A custom processor which buffers events in a simple java.util.List in process() - this buffer is not a state store.

Every 30 seconds WALL_CLOCK_TIME, punctuate() sorts this list and flushes to the sink. Assume only single partition source and sink. EOS processing guarantee is required.

I know that at any given time either process() gets executed or punctuate() gets executed.

I am concerned about this buffer not being backed by changelog topic. Ideally I believe this should have been a state store to support EOS.

But there is an argument that setting commit.interval to more than 30 seconds - i.e. say 40 seconds, will make sure that the events in the buffer would never be lost. And also since we are using WALL_CLOCK_TIME, the punctuate() will always be called every 30 seconds regardless of whether we have events are not.

Is this a valid argument? What are the cases here that will make the events in the buffer lost forever?

@Override
public void init(ProcessorContext processorContext) {
    super.init(processorContext);
    this.buffer = new ArrayList<>();
    context().schedule(Duration.ofSeconds(20L), PunctuationType.WALL_CLOCK_TIME, this::flush);
}

void flush(long timestamp){
    LOG.info("Punctuator invoked.....");
    buffer.stream().sorted(Comparator.comparing(o -> o.getId())).forEach(
            i -> context().forward(i.getId(), i)
    );
}

@Override
public void process(String key, Customer value) {
    LOG.info("Processing {}", key);
    buffer.add(value);
}
  • If the application encounters an unrecoverable error that is not / cannot be handled that list that is not persisted or distributed would be lost. – Nic Pegg Jul 01 '20 at 04:58
  • I recommend to use Kafka state store like KeyValueStore, so your stream will be fault tolerant. with your current implementation, you might lose messages from time to time. please take a look at [similar post](https://stackoverflow.com/a/49389721/2335775) – Vasyl Sarzhynskyi Jul 01 '20 at 05:18
  • As an atlernative to List, you can use a *persistent* `KeyValueStore` that allows you iterate over it in the *insertion order* to mimic the behaviour of a `List` – JavaTechnical Jul 01 '20 at 06:12

1 Answers1

1

I sort of figured few arguments against tuning commit and punctuate interval and calling this setup foolproof.

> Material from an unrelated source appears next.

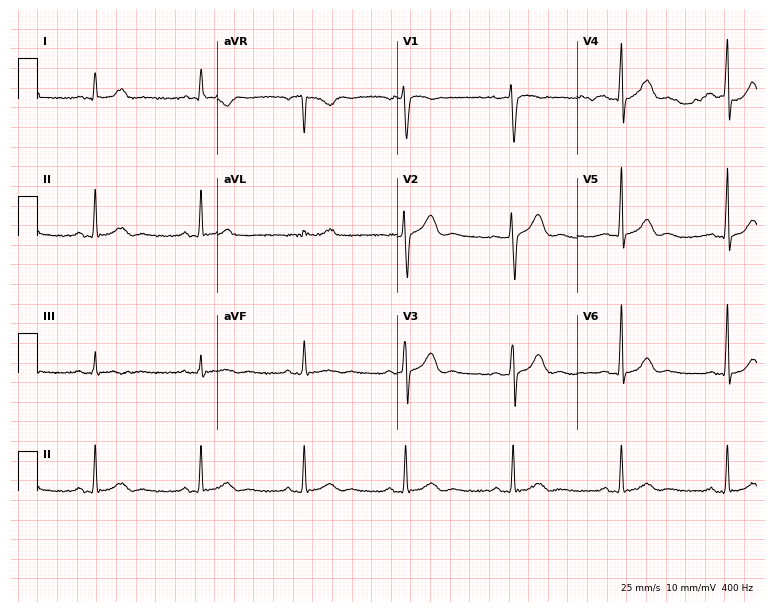
12-lead ECG from a male patient, 36 years old. Labelled as a normal ECG.

From docs, on WALL_CLOCK_TIME

This is best effort only as its granularity is limited by how long an iteration of the processing loop takes to complete

It's possible to "miss" a punctuation if: with PunctuationType#WALL_CLOCK_TIME, on GC pause, too short interval

Ideal :

punctuate : |-------20s-------|-------20s-------|------20s-------|------20s------|

c o m m it : |------------30s------------|------------30s-----------|------------30s---

Say process() took too much time (say 18 seconds) so punctuate() was not invoked for the second run at 40th second - because as doc mentioned, too short interval.

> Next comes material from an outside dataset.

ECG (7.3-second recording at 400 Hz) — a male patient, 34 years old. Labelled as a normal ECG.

Now at 31st second, if the application crashes, even with eos enabled, events in buffer would have been committed at source. At restart, the buffer would be lost.

punctuate : |-------20s-------|------process()---------20s-------|------20s------|

c o m m it : |------------30s------------|------------30s-------------|------------30s---

Hence it is not valid argument that tuning commit and punctuate interval would curb the need for state store.